Dear, Devil, I need a blank space to clear my current mind.
I just feel like writing what's been bugging my head that eventually affecting my mind & daily life. I feel like can't function properly as a professional-working corporate employee which I don't know if it's just my overthinking that overshadow 'everything's fine' situation or the reality that 'it's not okay' is actually true.
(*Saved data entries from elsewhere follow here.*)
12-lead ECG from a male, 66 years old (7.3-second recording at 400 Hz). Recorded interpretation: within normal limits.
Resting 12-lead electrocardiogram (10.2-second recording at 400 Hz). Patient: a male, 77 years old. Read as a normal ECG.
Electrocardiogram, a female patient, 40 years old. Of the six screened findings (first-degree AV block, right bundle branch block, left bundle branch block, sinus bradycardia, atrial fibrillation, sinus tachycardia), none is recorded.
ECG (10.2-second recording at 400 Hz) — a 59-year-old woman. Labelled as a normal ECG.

I feel unworthy of everything (call it Impostor syndrome, probably) & just genuinely feel stupid yet useless. My small initiative with the intention to help & assist what I can assist during the on-going project was somewhat not enough, wrong, and feel unnecessary, which probably trigger me to fall back to my 'anxious useless shitty human being' phase again. I honestly feel insecure & often question myself a lot more than before. Probably the other reason other than what I stated above is I simply fear failure & making mistake. It even triggered me to look for other jobs opportunity, then I stopped for a moment from scrolling & think to myself, 'Should I really give up & walk away from my current job or give myself another chance to soak in current situation with the hope of eventually the answer is this was all just a disguised-reality my overthinking-self creating'
I might raise my current state of mind to my manager, but I'm not sure it's the right call since I tend to create boundary for co-worker & it might seems unprofessional to whine & rant even though my manager do encourage me to do so. But I do consciously know that I live separate my professional-personal life & never get them mixed up, so it's naturally uncomfortable for me to share how I feel to others even though as my manager, he has the right to know. I'm still doubting about this.
In the end, Devil, I hope you hear my (hopefully just) overthink-insecure phase.